As Philips has become a pure health technology company, this focus is of particular interest, as it facilitates movement toward “more integrated health platforms,” he noted.

The study took data from sources such as WHO and the World Bank to create an accurate picture of health care spending and the state of affairs of the health care system.

“This year, for the first time, we are introducing the comparison between reality and the perception index,” said van Houten

Fully 91 percent of Americans put health over wealth, and 84 percent would rate their health positively. That contrasts to health care pros, who rate overall health for Americans as just 53 percent positively.

“We find there are significant gaps between what people expect and what they get,” he stressed, adding that where people expect integration to be normal, it is actually much less, which he observed is something “we can all recognize ... from our own anecdotal visits.”

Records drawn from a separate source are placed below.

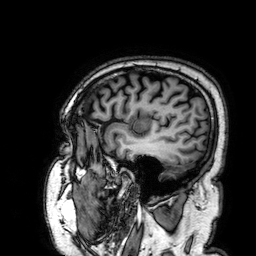
| field | value |
|---|---|
| modality | 3 Tesla brain MRI |
| series | 3D T1-weighted |
| study | ring-enhancing brain masses |
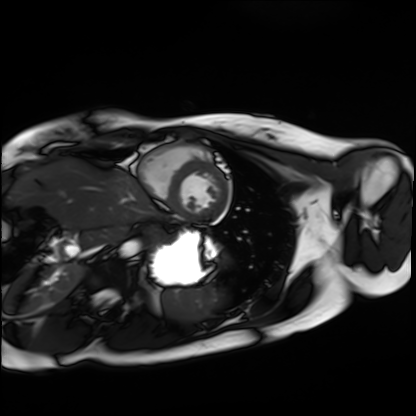
| field | value |
|---|---|
| modality | cardiac MRI |
| subject group | healthy volunteer |
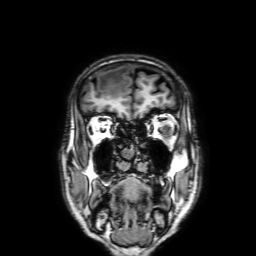
3 Tesla brain MRI. Study: ring-enhancing brain masses.
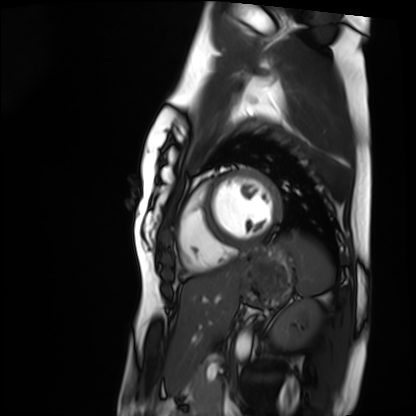
Cardiac MRI.
Subject group: healthy volunteer.
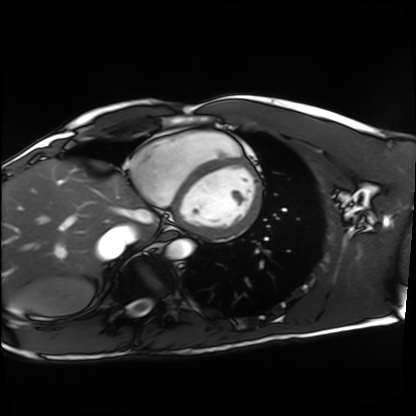
Cardiac MRI. Subject group: healthy volunteer.
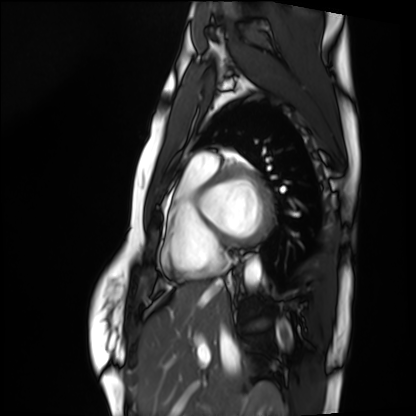
Q: What kind of scan is this?
A: Cardiac MRI.
Subject group: healthy volunteer.
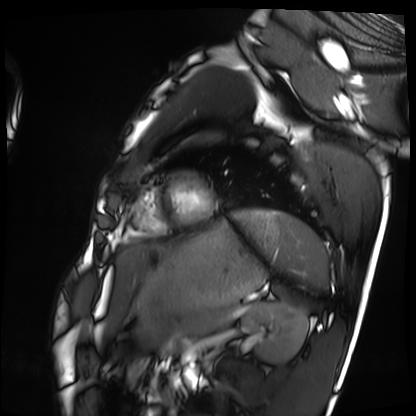
Case summary: Cardiac MRI. Subject group: healthy volunteer.
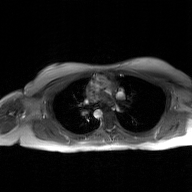
Case:
- modality: 2D phase-contrast cine MRI of the ascending aorta, GAN super-resolution reconstruction
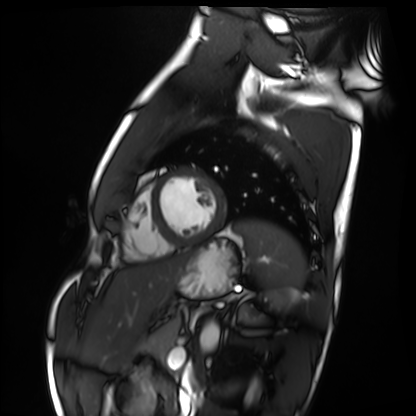
<record>
  <modality>cardiac MRI</modality>
  <cohort>healthy volunteer</cohort>
</record>
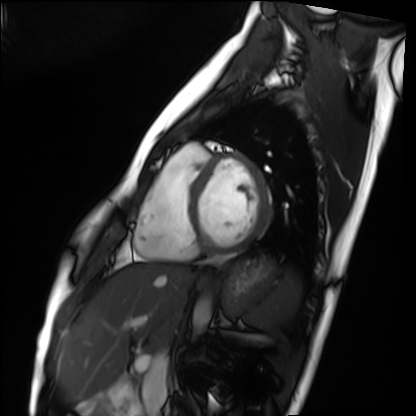
Cardiac MRI.
Subject group: healthy volunteer.
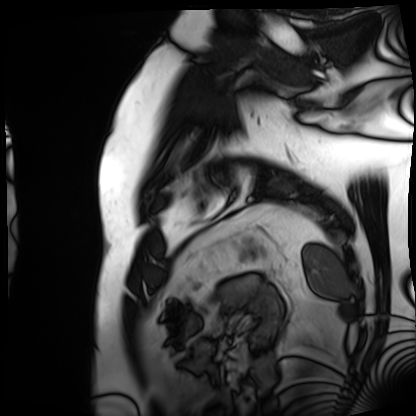
Clinical context:
Cardiac MRI. Subject group: patient.
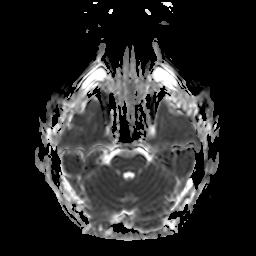
3 Tesla brain MRI.
Series: apparent diffusion coefficient (ADC) map.
Study: ring-enhancing brain masses.
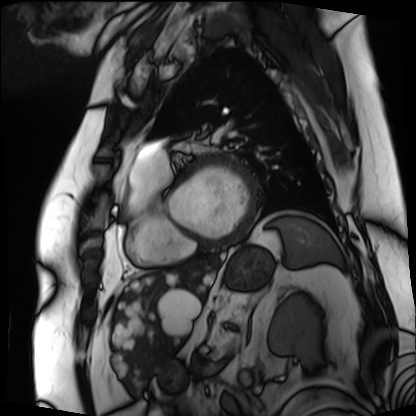
Summary: Cardiac MRI. Subject group: patient.
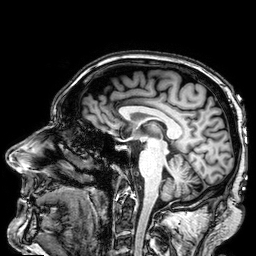
Q: What kind of scan is this?
A: 3 Tesla brain MRI.
Q: Series?
A: 3D T1-weighted.
Study: ring-enhancing brain masses.
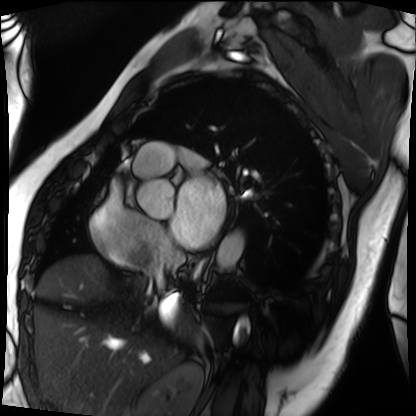
Cardiac MRI.
Subject group: patient.
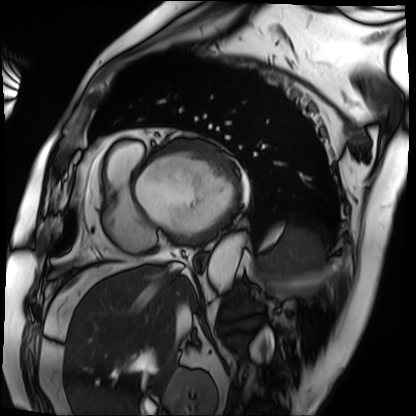
– modality: cardiac MRI
– subject group: patient

Consumers, he advised, often have a perception that health care is integrated, pointing out that “at first glance that is what they expect, then the reality is that it isn’t – and people only find that the integration is not there once they are a patient in the system.”

Seventy percent of consumers would like more connected care but only 17 percent believe that it’s in place. A similar gap was found among professionals, as well.

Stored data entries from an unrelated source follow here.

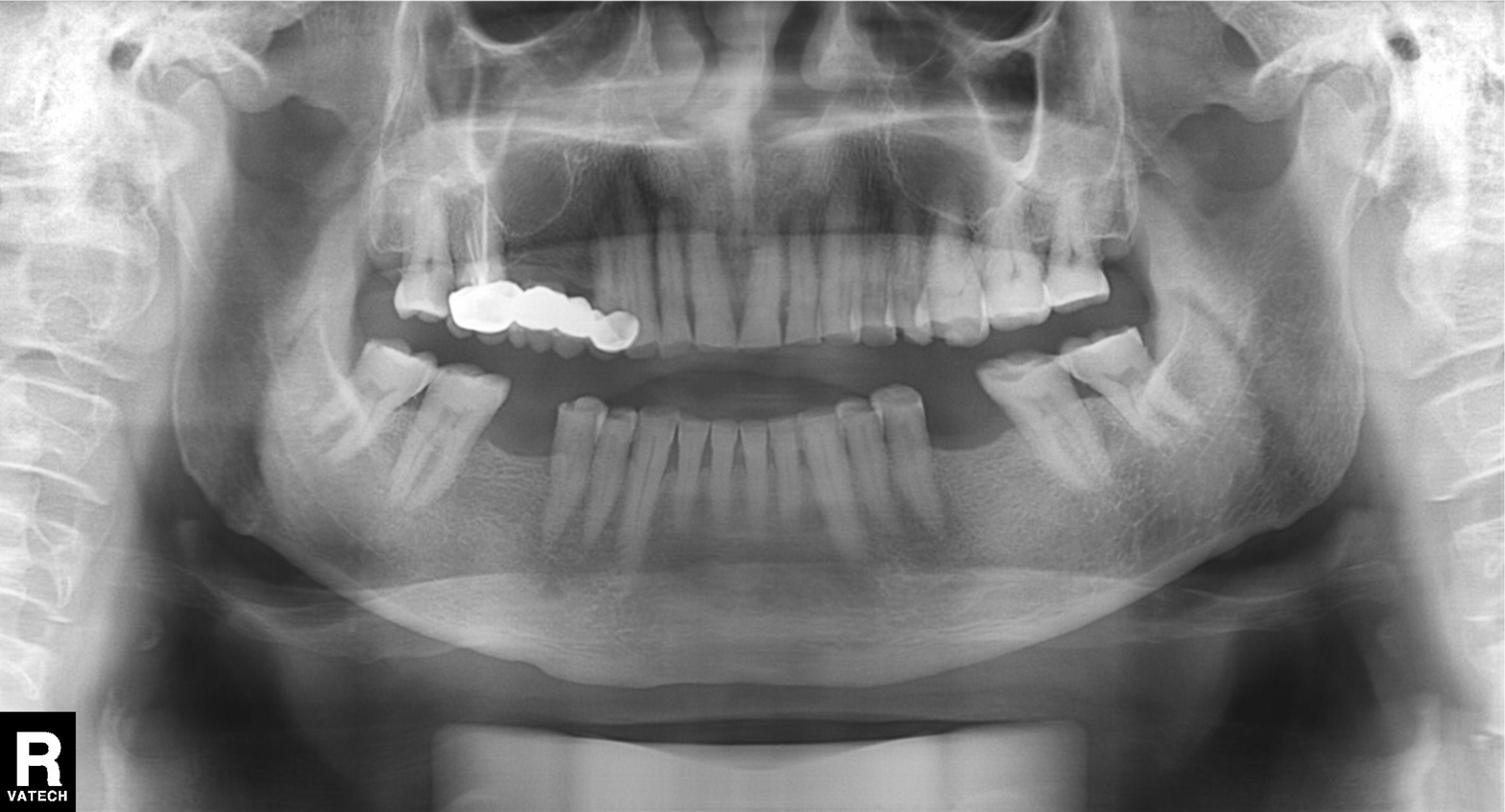
Case summary:
Panoramic dental radiograph (orthopantomogram).
Conclusion:
Dental caries (cavities).
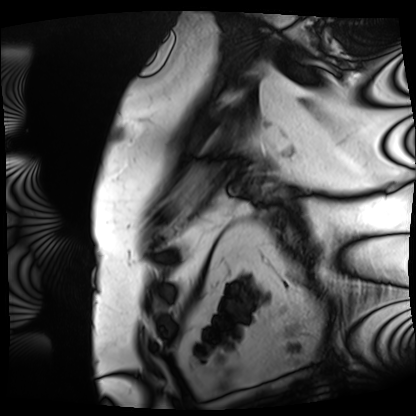
{
  "modality": "cardiac MRI",
  "cohort": "patient"
}
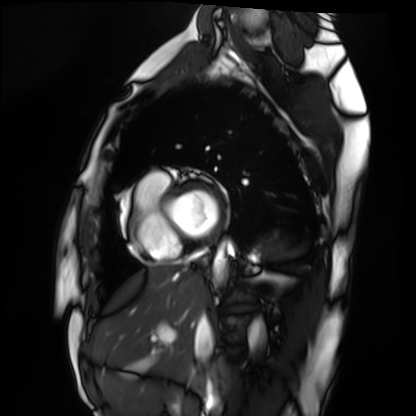
  modality: cardiac MRI
  cohort: healthy volunteer

Other findings from the survey included:

  • 86 percent of health care professionals and 61 percent of the general population say integration would improve the quality of U.S. health care

  • Nearly half of the general population thinks integration will push up health care costs

  • 49 percent of health care professionals think integration will push up costs to patients; 54 percent say it will raise overall costs

For van Houten, the results of this year's survey are a “a confirmation of our strategy – a patient-centric integrated care approach,” and a confirmation that “connected care is what people want.”

Such technology, he suggested, would enable recovery after a health event “in their home settings” and would permit “a different relationship between patient and provider through telehealth.”